Septième ciel est expression banale chez les humains pour figurer un état proche de la divinité. L’au-delà de l’islam se compose de sept cieux. Cette image illustre l’inaccessible étoile d’un idéal arboré par le drapeau d’Israël. À l’autre pôle, dans la nature s’enracine l’anqrwpos tel un médiateur entre esprit et matière, si l’on me pardonne l’usage d’une langue en vigueur chez les philosophes de Bagdad. N’est-il pas temps d’écouter la Sphère quand s’y substituent des bulles d’autisme chimique et numérique, de spéculation financière, de chewing-gum et de limonade au cola ? Montagnes de béton armé, dépotoirs d’immondices déversés sur le feu comme dans les puits sacrés, pour tarir les sources et éteindre les foyers de l’humanité ! L’incommensurable est devenu l’apanage de la Valeur et la Parole est réduite à boue de marécage, poussière prostituée. Seule anime ce monde la plus-value. Mondialisation, globalisation furent toujours mission de l’aède et de l’Œil imaginal. Pour désigner la colonisation planétaire du marché, mieux vaut parler de capitotalisation panoptique, sans autre modèle que le Dieu de la Bible…

Car le drame de l’homme est aussi sa grâce : il n’atteint pas plus l’idéal divin qu’il ne connaît le réel animal, tutoyant ces deux extrêmes.

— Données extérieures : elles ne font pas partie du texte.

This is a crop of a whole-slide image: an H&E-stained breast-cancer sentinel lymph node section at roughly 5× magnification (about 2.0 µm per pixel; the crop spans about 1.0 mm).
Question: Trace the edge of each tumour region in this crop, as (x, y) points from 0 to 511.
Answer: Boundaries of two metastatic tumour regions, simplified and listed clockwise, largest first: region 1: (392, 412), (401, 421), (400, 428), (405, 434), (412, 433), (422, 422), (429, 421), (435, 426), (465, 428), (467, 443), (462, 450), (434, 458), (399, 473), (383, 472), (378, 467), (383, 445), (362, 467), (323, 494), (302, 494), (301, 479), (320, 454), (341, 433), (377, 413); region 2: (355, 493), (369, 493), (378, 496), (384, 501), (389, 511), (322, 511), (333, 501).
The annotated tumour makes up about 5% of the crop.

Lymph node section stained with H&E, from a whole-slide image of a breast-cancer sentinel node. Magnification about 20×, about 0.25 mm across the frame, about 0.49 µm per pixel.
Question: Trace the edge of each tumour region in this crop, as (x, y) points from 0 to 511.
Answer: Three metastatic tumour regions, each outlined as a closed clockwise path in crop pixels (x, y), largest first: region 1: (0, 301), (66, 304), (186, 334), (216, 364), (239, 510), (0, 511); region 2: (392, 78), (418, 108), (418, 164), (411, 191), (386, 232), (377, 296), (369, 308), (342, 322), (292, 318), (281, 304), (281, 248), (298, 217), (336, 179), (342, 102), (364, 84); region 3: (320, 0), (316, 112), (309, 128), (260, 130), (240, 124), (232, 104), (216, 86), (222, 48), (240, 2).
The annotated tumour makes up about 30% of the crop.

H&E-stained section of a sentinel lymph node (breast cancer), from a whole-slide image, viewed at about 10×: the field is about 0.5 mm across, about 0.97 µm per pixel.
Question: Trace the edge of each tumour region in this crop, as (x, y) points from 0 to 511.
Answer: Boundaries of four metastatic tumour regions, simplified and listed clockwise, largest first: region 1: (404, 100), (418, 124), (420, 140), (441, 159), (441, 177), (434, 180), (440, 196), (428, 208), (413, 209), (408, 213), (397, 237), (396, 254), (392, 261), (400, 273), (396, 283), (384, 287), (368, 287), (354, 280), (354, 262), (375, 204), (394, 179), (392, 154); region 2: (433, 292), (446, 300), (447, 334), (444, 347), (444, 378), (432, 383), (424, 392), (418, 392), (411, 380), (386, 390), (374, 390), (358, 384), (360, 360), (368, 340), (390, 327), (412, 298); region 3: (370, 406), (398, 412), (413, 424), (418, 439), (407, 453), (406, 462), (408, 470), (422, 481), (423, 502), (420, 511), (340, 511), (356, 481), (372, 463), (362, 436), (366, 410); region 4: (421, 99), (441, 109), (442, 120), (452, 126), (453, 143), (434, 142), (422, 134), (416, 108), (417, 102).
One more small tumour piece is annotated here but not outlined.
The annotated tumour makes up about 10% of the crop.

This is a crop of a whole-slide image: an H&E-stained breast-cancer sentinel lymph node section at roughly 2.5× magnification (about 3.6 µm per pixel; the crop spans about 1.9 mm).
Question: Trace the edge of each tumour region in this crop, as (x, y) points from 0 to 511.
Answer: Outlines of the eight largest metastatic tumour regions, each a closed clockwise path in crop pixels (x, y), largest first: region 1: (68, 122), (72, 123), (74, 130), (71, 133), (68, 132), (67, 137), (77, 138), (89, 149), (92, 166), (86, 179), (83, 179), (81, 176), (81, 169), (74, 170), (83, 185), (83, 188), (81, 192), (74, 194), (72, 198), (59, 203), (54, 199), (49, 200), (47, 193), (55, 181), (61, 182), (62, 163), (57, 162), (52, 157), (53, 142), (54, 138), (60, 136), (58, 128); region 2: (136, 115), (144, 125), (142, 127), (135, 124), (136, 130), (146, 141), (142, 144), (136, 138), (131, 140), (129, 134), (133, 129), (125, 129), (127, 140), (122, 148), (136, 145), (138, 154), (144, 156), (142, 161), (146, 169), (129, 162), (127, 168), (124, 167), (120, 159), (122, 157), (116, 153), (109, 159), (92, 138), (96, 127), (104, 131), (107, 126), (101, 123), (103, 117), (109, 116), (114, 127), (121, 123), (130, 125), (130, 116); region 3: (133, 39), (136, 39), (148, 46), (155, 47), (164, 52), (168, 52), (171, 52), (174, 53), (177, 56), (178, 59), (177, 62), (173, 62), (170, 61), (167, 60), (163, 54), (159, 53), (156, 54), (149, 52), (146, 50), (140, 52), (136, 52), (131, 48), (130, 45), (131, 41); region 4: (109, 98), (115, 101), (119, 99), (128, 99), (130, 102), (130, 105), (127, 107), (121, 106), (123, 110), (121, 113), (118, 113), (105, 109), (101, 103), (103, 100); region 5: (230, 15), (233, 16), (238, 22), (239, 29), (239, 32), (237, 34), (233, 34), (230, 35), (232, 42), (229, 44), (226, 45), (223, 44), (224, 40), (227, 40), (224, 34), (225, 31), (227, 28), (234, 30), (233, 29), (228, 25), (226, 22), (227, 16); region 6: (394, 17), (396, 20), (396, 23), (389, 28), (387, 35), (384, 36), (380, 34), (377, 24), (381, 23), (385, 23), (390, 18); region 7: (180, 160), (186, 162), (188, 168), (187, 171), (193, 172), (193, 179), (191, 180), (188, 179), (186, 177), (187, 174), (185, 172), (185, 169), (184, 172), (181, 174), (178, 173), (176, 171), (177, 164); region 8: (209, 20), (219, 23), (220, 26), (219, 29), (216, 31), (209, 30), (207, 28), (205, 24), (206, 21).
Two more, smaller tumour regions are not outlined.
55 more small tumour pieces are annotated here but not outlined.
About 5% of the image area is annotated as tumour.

A l’instar des chamanes, aèdes, prophètes et sages, les sorcières et fées, nymphes et pythies pouvaient incarner la traversée des mondes. Il n’en va plus de même lorsque s’érige en idole universelle un dieu tribal. Ses lévites s’instituent mages d’une loi que font régner les soudards. L’homme était conducteur du fluide entre des pôles qui se trouvent cisaillés, l’humanité scindée en deux races dont Abel et Caïn sont les archétypes. L’Eternel bénit son peuple élu qui soumet l’engeance maudite, réduite à l’état de Golem que la cybernétique pourvoira d’une âme sous forme de prothèse. Tout réel s’accomplit en Kapitotal, pas d’autre ciel que les stars de la tour Panoptic. Toute saisie matérielle comme tout lien spirituel sont obnubilés dans un pseudocosme où l’univers déréalisé-désidéalisé se transforme en trompe-l’œil, simulacres et faux-semblants. Chaque mot, chaque image de la tour Panoptic est un leurre n’ayant d’autre fonction que de maquiller son but : l’accumulation de Kapitotal.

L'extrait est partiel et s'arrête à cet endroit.